The algorithm here appears to be O(N^2). Can we do better here?

Drive by review. I'm mostly using this as an exercise to get familiar with the code and the target, so please don't consider any of my comments blocking.

Thanks very much for the review


I've had a brief look, and it seems to me the only existing way would be to use MI.memoperands_begin()->getSize(). Doesn't seem to be anything simple in TargetInstrInfo.h that we can use/override either to get this functionality.


No, every place which would need to check this just repeats the same logic since it's so simple.


We only look at loads and stores for compressibility, and as such if we see a compressible instruction which also defines the register we know it is a compressible load.
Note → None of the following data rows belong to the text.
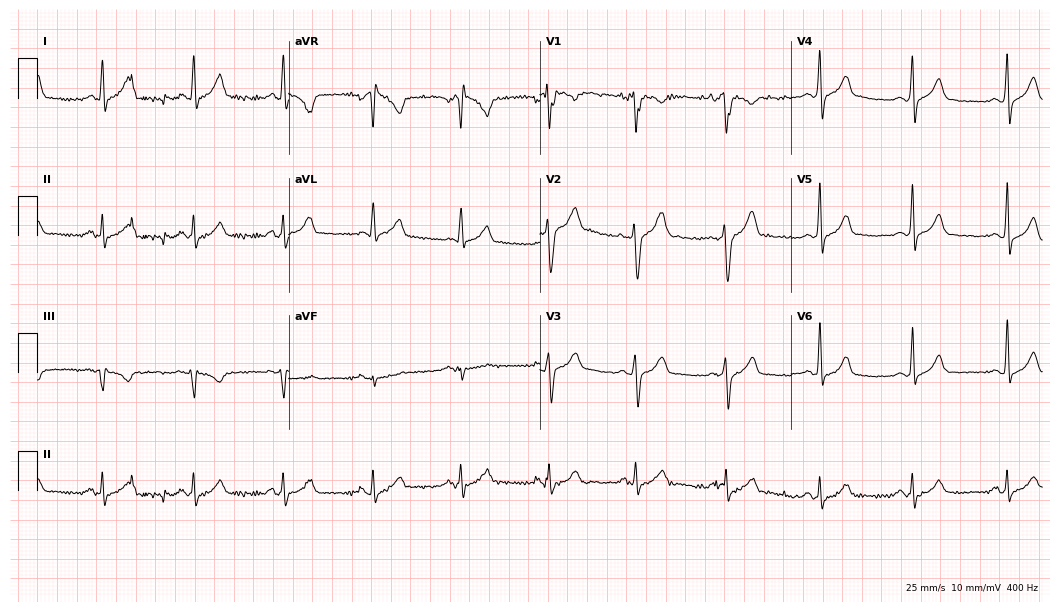
12-lead ECG (10.2-second recording at 400 Hz) from a 29-year-old man. Labelled as a normal ECG.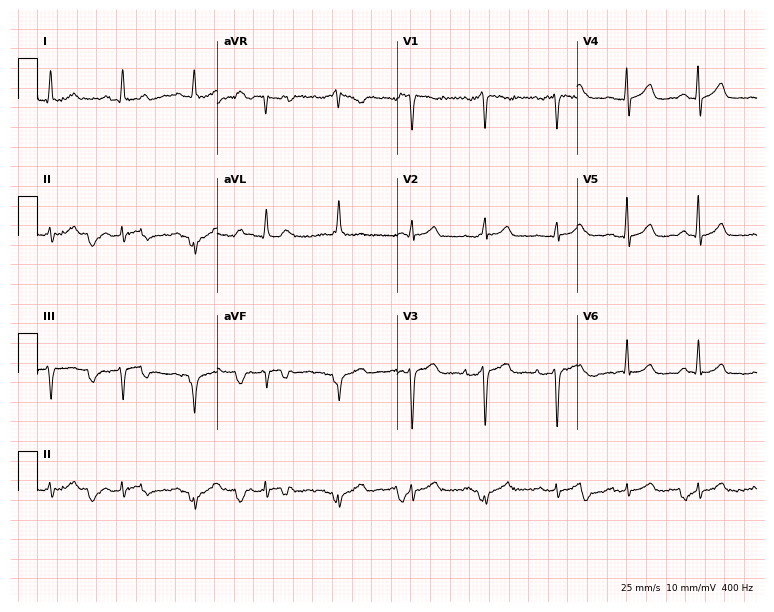
Standard 12-lead ECG recorded from a male patient, 70 years old. None of these six findings is recorded: first-degree AV block, right bundle branch block (RBBB), left bundle branch block (LBBB), sinus bradycardia, atrial fibrillation (AF), sinus tachycardia. Other findings, if any, are not listed.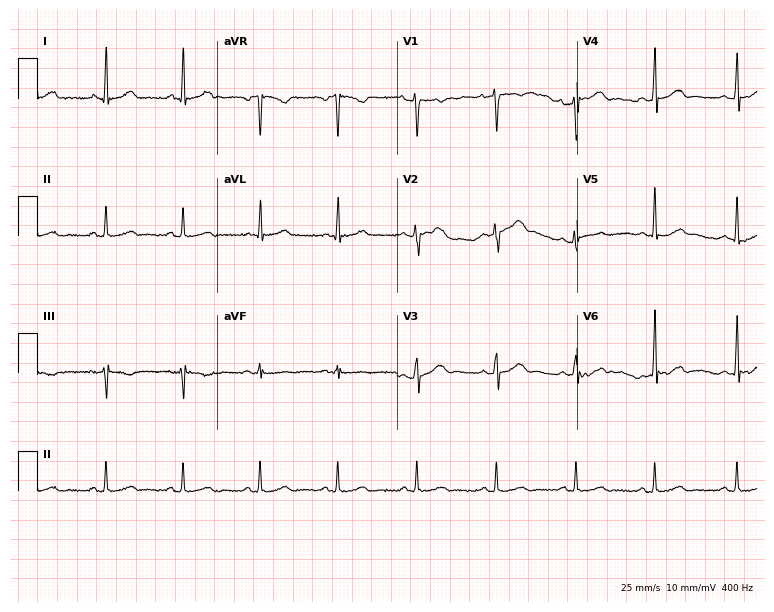
12-lead ECG from a female patient, 38 years old (7.3-second recording at 400 Hz). Recorded interpretation: within normal limits.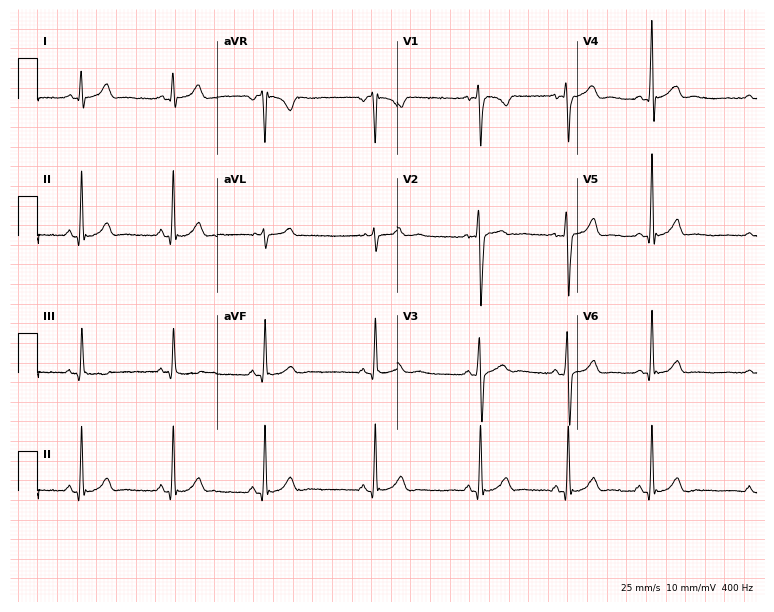
12-lead ECG from a 17-year-old man (7.3-second recording at 400 Hz). Recorded interpretation: within normal limits.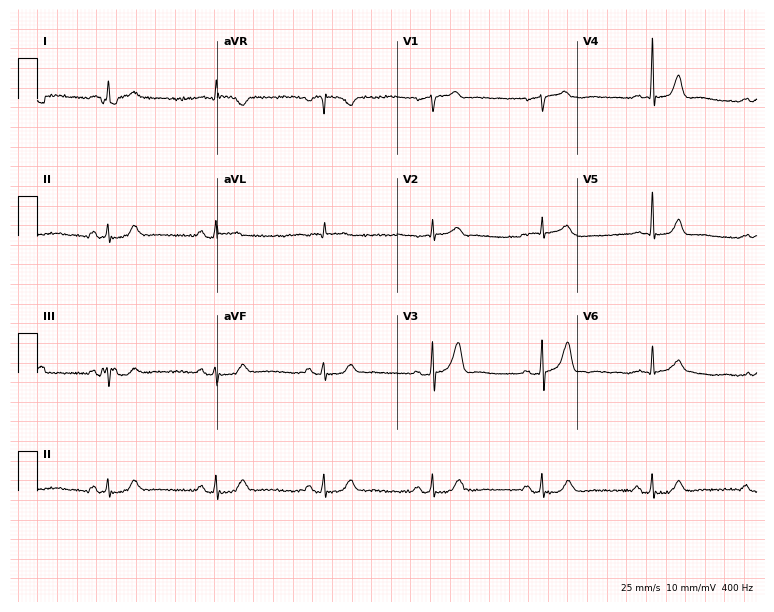
Resting 12-lead electrocardiogram (7.3-second recording at 400 Hz). Patient: a female, 80 years old. Read as a normal ECG.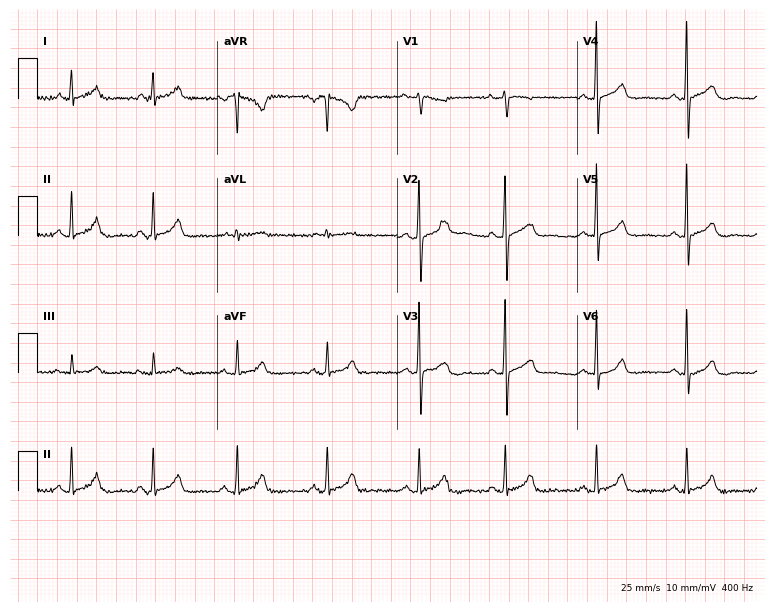
12-lead ECG from a female, 46 years old. Labelled as a normal ECG.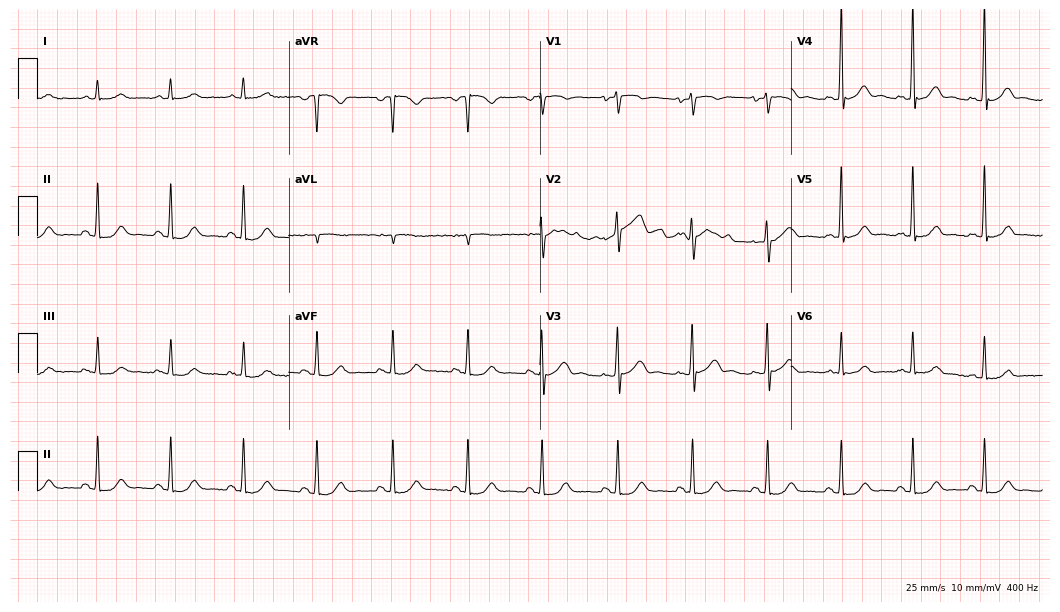
12-lead ECG (10.2-second recording at 400 Hz) from a male patient, 56 years old. Labelled as a normal ECG.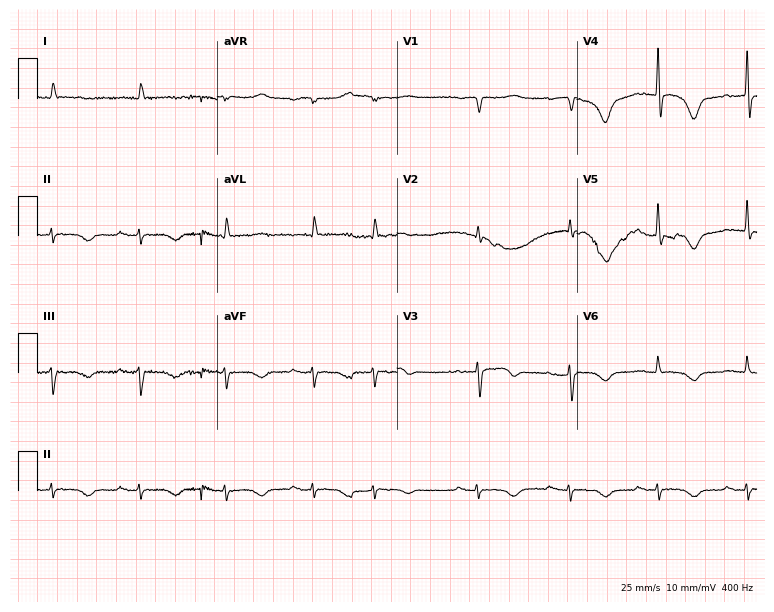
Resting 12-lead electrocardiogram (7.3-second recording at 400 Hz). Patient: a 75-year-old female. None of these six findings is recorded: first-degree AV block, right bundle branch block (RBBB), left bundle branch block (LBBB), sinus bradycardia, atrial fibrillation (AF), sinus tachycardia.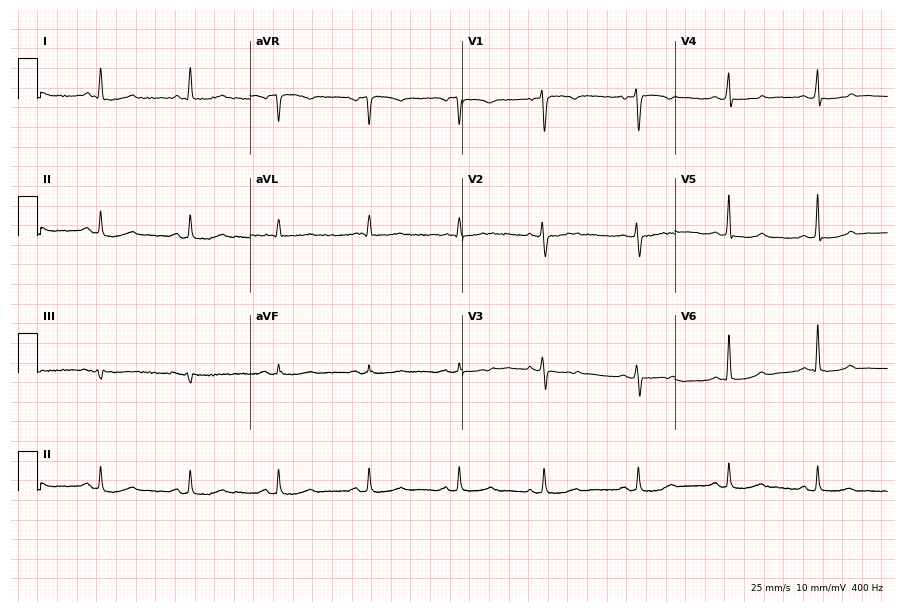
Resting 12-lead electrocardiogram. Patient: a 76-year-old female. None of these six findings is recorded: first-degree AV block, right bundle branch block (RBBB), left bundle branch block (LBBB), sinus bradycardia, atrial fibrillation (AF), sinus tachycardia. Findings outside these six are not listed.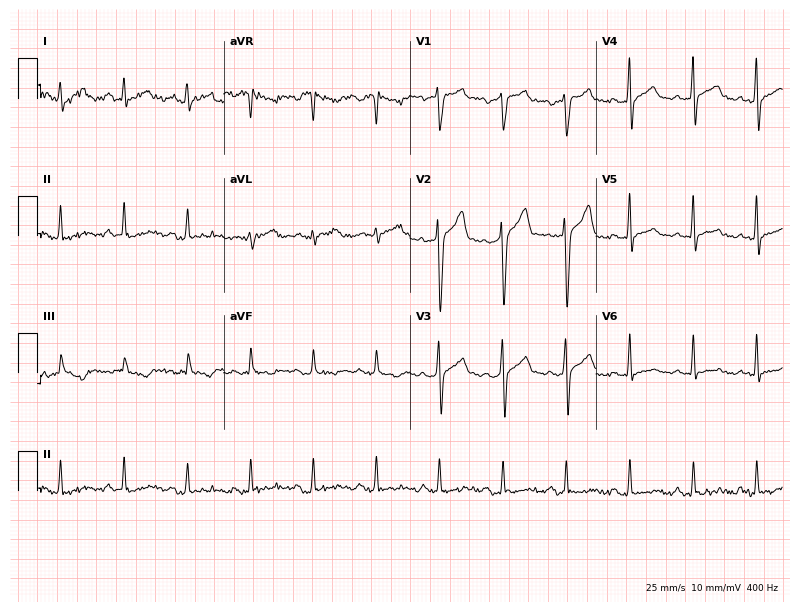
ECG (7.6-second recording at 400 Hz) — a 37-year-old female patient. Screened for six findings — first-degree AV block, right bundle branch block (RBBB), left bundle branch block (LBBB), sinus bradycardia, atrial fibrillation (AF), sinus tachycardia — none is recorded.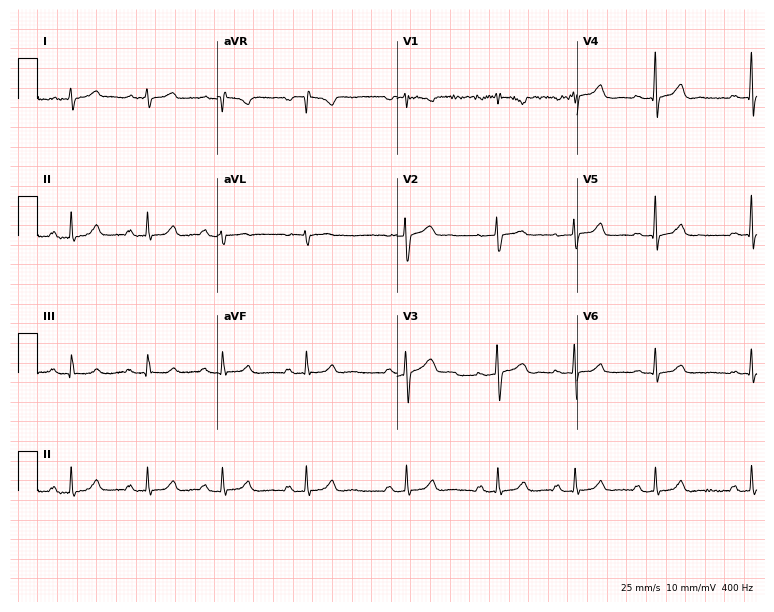
Resting 12-lead electrocardiogram. Patient: a man, 33 years old. Read as a normal ECG.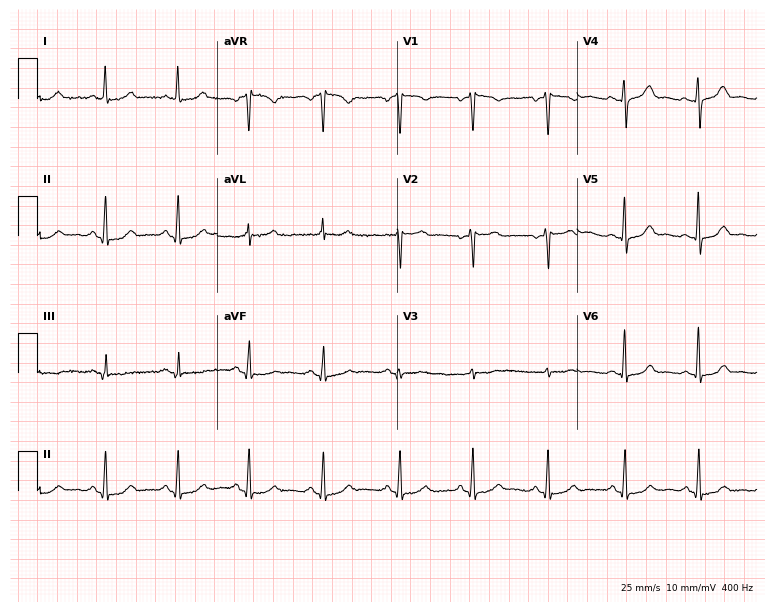
Resting 12-lead electrocardiogram (7.3-second recording at 400 Hz). Patient: a woman, 42 years old. Read as a normal ECG.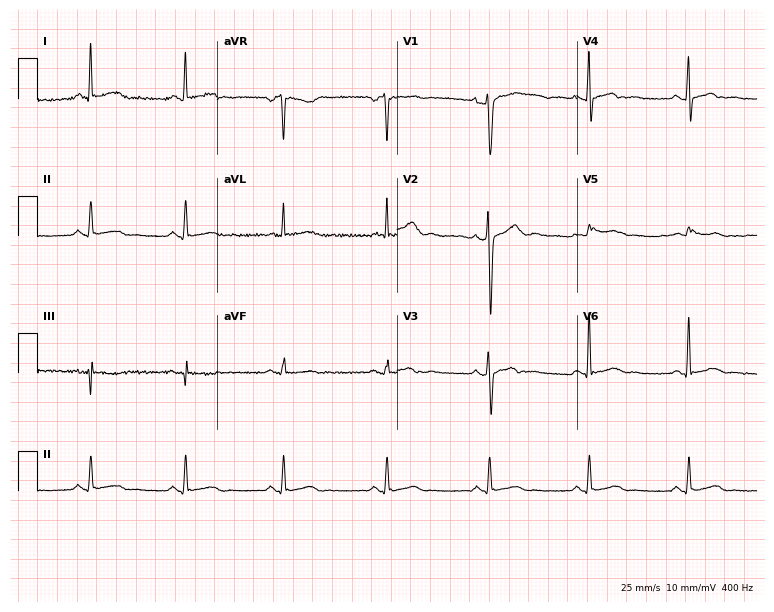
Resting 12-lead electrocardiogram (7.3-second recording at 400 Hz). Patient: a male, 42 years old. None of these six findings is recorded: first-degree AV block, right bundle branch block, left bundle branch block, sinus bradycardia, atrial fibrillation, sinus tachycardia.

We also know that since we stop when we see the next definition of the register we are looking at, but only after we've checked the defining instruction for compressibility. So the only way we are looking at a definition is if it's the final instruction.


Until recently this was enabled at -Os but changed to -Oz due to the increase in number of instructions executed. I suggest keeping at -Oz and changing this later if there is a motivation for it.


Hmm, I guess there'd be a way to accumulate the ranges that we're interested in as we go through in one iteration - though I think this would be far more difficult to implement and you might end up with issues to do with looking at instructions which are yet to be updated and making incorrect conclusions (I don't see any cause for that at a first glance but it's always possible).

The pass saves 456 bytes (0.76%) on a proprietary application.

The pass saves 160 bytes (0.101%) on a proprietary application, from 157974 bytes-->157814 bytes.

asb added a comment.May 17 2022, 8:04 AM

At the last sync-up call, @reames I believe said he had no further blocking comments (thanks for the review on this Philip). I think we're good to land this Lewis if you're happy with the current code.

Rebased prior to commit

This revision was landed with ongoing or failed builds.May 25 2022, 1:27 AM
This revision was automatically updated to reflect the committed changes.